Именно с комсомольской организацией Безыменский связал себя крепче некуда. Перетолмаченная им с немецкого песня «Молодая гвардия» была неофициальным гимном комсомола. Многие до сих пор помнят:

Вперед, заре навстречу,
Товарищи в борьбе!
Штыками и картечью
Проложим путь себе!

В 1926 на очередном съезде ВЛКСМ Безыменского избрали почетным комсомольцем. Он этому радовался, словно сие звание могло продлить шальную молодость. Рифмованно воскликнул:  «Я буду сед, но комсомольцем останусь, юный, навсегда». Эти строчки отозвались эпиграммой: «Волосы дыбом. Зубы торчком. Старый дурак с комсомольским значком».

Тематика произведений Безыменского была соответствующей. Достаточно привести названия. Поэмы «Владимир Ильич Ленин» и «Феликс» с шокирующим зачином: «Сынуля, хочешь знать, чем был товарищ Феликс?». Тридцать с гаком лет писавшаяся поэма «Трагедийная ночь» (посвящена строительству Днепрогэса). Ну и куда уж без поэмы «Комсомолия».

Нельзя сказать, чтобы стихи Безыменского совсем плохи, вовсе нет. Там и ритмика попадается обаятельная и вера в проговариваемое видна. Другое дело, что писал Безыменский много, и не мог определить, что в его творчестве хорошо, а что, может быть, и не очень. Сплошь и рядом мелькали у него строчки, хоть святых выноси. Например: «Отец у Ленина – машины, / А мать у Ленина – поля».

Кроме того, в стремлении ответить даже на явно ложные вызовы времени, сей Гершанович договаривался до печальных строк, которые смыть очень трудно.

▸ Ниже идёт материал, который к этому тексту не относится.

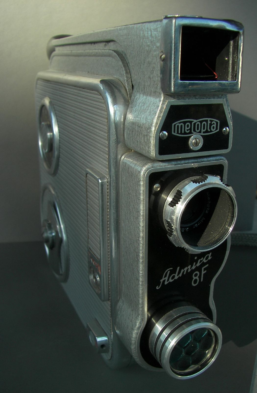 Made in Czechoslovakia by Meopta,circa 1964
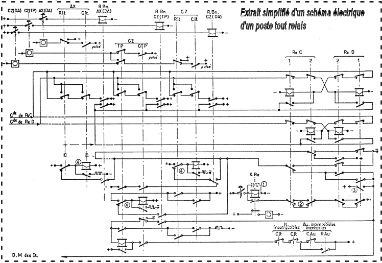 (Railway) Extrait simplifié de schéma électrique PRS

Расеюшка-Русь, повторяю я снова,

Чтоб слова такого не вымолвить век.

Расеюшка-Русь, распроклятое слово

Трехполья, болот и мертвеющих рек…

Ну а еще Безыменский не мог верно определить свое место поэта в рабочем строю. Оно казалось ему очень высоким. Он беззастенчиво ставил себя на одну доску с Есениным (Есенин) и Маяковским. Характерно, кстати (и удивительно), что вся прилезшая в поэзию рабочая братия чистила себя под Маяком и Есениным, старательно не замечая истинного своего батьку Демьяна Бедного.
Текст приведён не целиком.